TASK DETAILS —
Repeat all of the records word for word, but skip any picture.

== Segment start ==

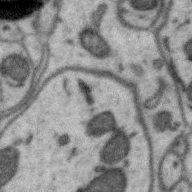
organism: Zebra finch
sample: Brain
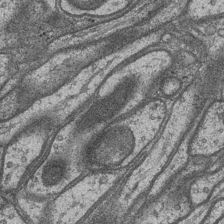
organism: Drosophila
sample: Optic medulla
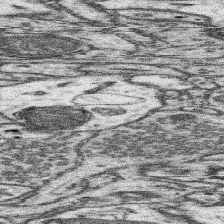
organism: Mouse
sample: Somatosensory cortex neuropil
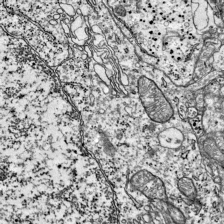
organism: Mouse
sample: Visual Cortex
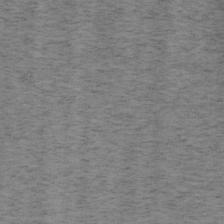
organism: Mouse
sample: OT-I killer T cells with ID8 ovarian cancer cells
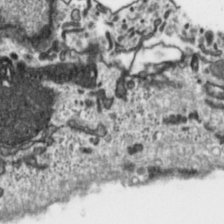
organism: Toxoplasma gondii
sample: Parasites in a vacuole inside a host cell
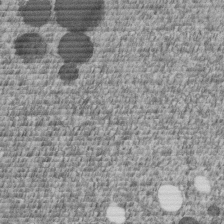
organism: C. elegans
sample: C. elegans embryo early stage
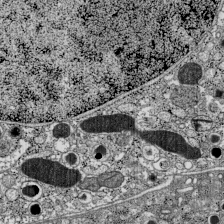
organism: C57BL Mouse
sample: Pancreatic islet
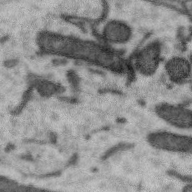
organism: Zebra finch
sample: Brain
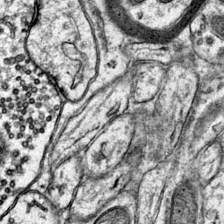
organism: Mouse
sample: Primary visual cortex
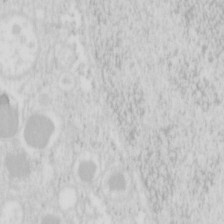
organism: Mouse
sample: Pancreas
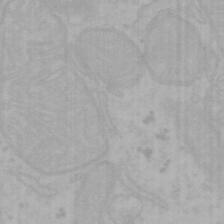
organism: Mouse
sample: Choroid plexus
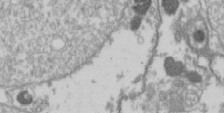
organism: Drosophila
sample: Cell division; meiosis; drosophila spermatocytes
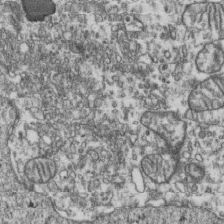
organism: Human
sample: Activated Jurkat CD4+ T cells
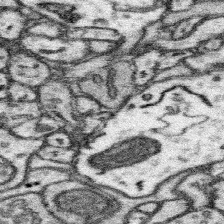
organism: Mouse
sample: Somatosensory cortex neuropil
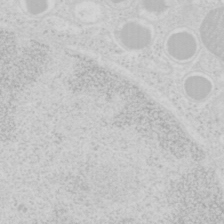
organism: Mouse
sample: Pancreas
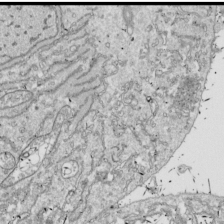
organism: Drosophila
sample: Cell division; meiosis; drosophila spermatocytes
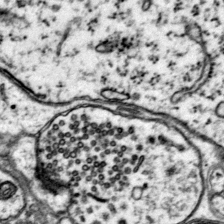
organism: Mouse
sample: Primary visual cortex
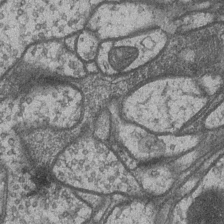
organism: Drosophila
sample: Optic medulla
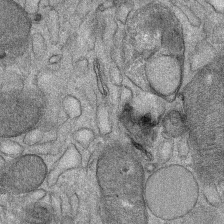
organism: Mouse
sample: Mouse Salivary gland
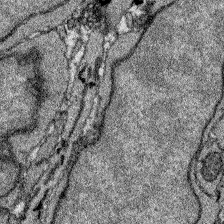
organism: Zebrafish
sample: Larval olfactory bulb
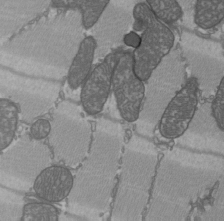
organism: C57BL Mouse
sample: Heart
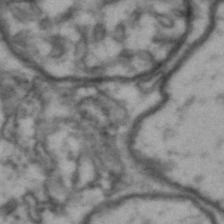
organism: Drosophila
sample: Brain
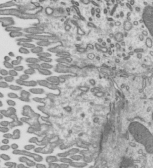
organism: Mouse
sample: Mouse epididymis efferent ductule cilia
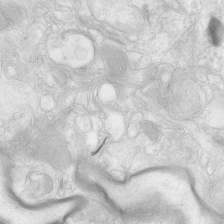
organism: Human
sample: Neocortex
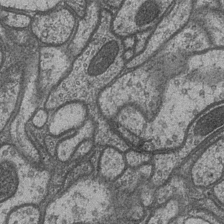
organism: Drosophila
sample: Optic medulla
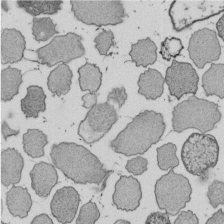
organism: E. coli
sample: Bacterial nucleoid
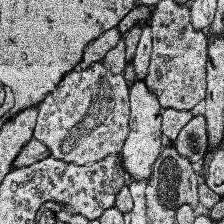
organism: Human
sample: Temporal Lobe
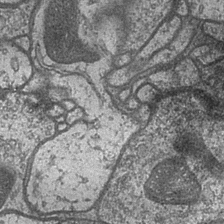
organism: Drosophila
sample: Optic medulla
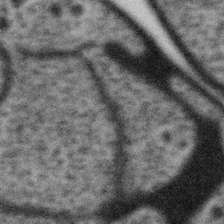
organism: Gemmata obscuriglobus
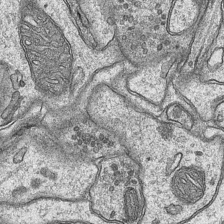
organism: Mouse
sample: CA1 Hippocampus
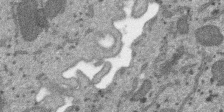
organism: Human
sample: Lung epithelial cells infected with SARS-CoV-2
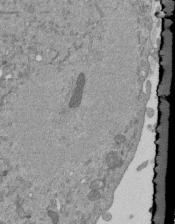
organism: Mouse
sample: ED-1 cell nuclei; centrioles
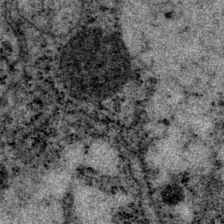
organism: P. pacificus
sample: Pharynx
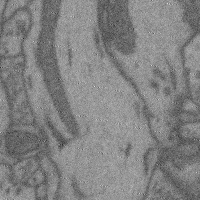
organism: Mouse
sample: Cerebral cortex
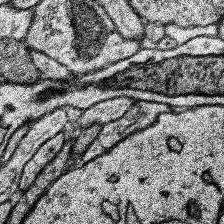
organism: Human
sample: Temporal Lobe
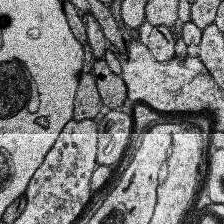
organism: Human
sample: Temporal Lobe
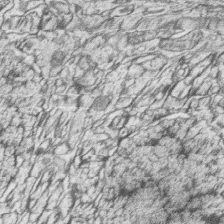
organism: Zebrafish
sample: synaptic ribbons in rod cells and cone cells
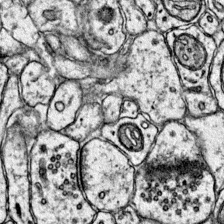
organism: Mouse
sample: Primary visual cortex
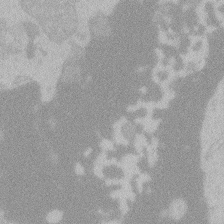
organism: Zebrafish
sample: Macrophage infected with Toxoplasma gondii
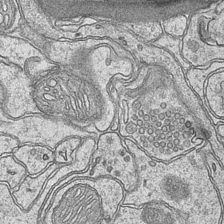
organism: Mouse
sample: CA1 Hippocampus
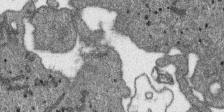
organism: Human
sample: Lung epithelial cells infected with SARS-CoV-2
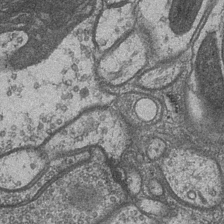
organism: Drosophila
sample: Optic medulla
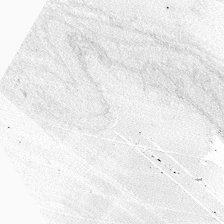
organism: Zebrafish
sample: Whole-Brain
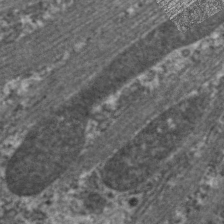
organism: C. elegans
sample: Pharynx
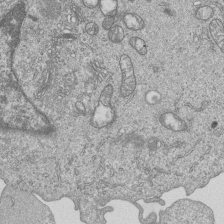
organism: Human
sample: MDA-MB-231 cells
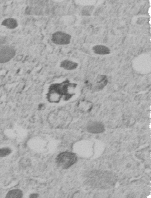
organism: C. elegans
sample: C. elegans embryo early stage
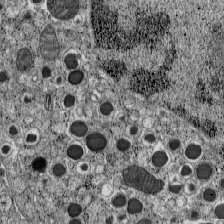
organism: C57BL Mouse
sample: Pancreatic islet
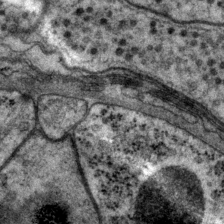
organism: P. pacificus
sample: Pharynx
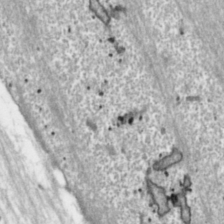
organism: Toxoplasma gondii
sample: Parasites in a vacuole inside a host cell
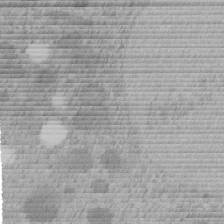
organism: C. elegans
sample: C. elegans embryo early stage
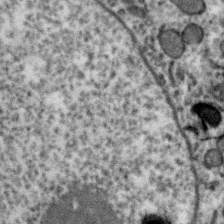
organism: Zebra finch
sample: Brain
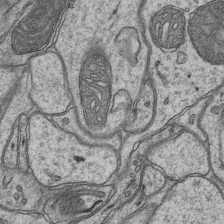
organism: Mouse
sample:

== Segment end ==

REPLY TO THE EXERCISE —
organism: Zebra finch
sample: Brain
organism: Drosophila
sample: Optic medulla
organism: Mouse
sample: Somatosensory cortex neuropil
organism: Mouse
sample: Visual Cortex
organism: Mouse
sample: OT-I killer T cells with ID8 ovarian cancer cells
organism: Toxoplasma gondii
sample: Parasites in a vacuole inside a host cell
organism: C. elegans
sample: C. elegans embryo early stage
organism: C57BL Mouse
sample: Pancreatic islet
organism: Zebra finch
sample: Brain
organism: Mouse
sample: Primary visual cortex
organism: Mouse
sample: Pancreas
organism: Mouse
sample: Choroid plexus
organism: Drosophila
sample: Cell division; meiosis; drosophila spermatocytes
organism: Human
sample: Activated Jurkat CD4+ T cells
organism: Mouse
sample: Somatosensory cortex neuropil
organism: Mouse
sample: Pancreas
organism: Drosophila
sample: Cell division; meiosis; drosophila spermatocytes
organism: Mouse
sample: Primary visual cortex
organism: Drosophila
sample: Optic medulla
organism: Mouse
sample: Mouse Salivary gland
organism: Zebrafish
sample: Larval olfactory bulb
organism: C57BL Mouse
sample: Heart
organism: Drosophila
sample: Brain
organism: Mouse
sample: Mouse epididymis efferent ductule cilia
organism: Human
sample: Neocortex
organism: Drosophila
sample: Optic medulla
organism: E. coli
sample: Bacterial nucleoid
organism: Human
sample: Temporal Lobe
organism: Drosophila
sample: Optic medulla
organism: Gemmata obscuriglobus
organism: Mouse
sample: CA1 Hippocampus
organism: Human
sample: Lung epithelial cells infected with SARS-CoV-2
organism: Mouse
sample: ED-1 cell nuclei; centrioles
organism: P. pacificus
sample: Pharynx
organism: Mouse
sample: Cerebral cortex
organism: Human
sample: Temporal Lobe
organism: Human
sample: Temporal Lobe
organism: Zebrafish
sample: synaptic ribbons in rod cells and cone cells
organism: Mouse
sample: Primary visual cortex
organism: Zebrafish
sample: Macrophage infected with Toxoplasma gondii
organism: Mouse
sample: CA1 Hippocampus
organism: Human
sample: Lung epithelial cells infected with SARS-CoV-2
organism: Drosophila
sample: Optic medulla
organism: Zebrafish
sample: Whole-Brain
organism: C. elegans
sample: Pharynx
organism: Human
sample: MDA-MB-231 cells
organism: C. elegans
sample: C. elegans embryo early stage
organism: C57BL Mouse
sample: Pancreatic islet
organism: P. pacificus
sample: Pharynx
organism: Toxoplasma gondii
sample: Parasites in a vacuole inside a host cell
organism: C. elegans
sample: C. elegans embryo early stage
organism: Zebra finch
sample: Brain
organism: Mouse
sample:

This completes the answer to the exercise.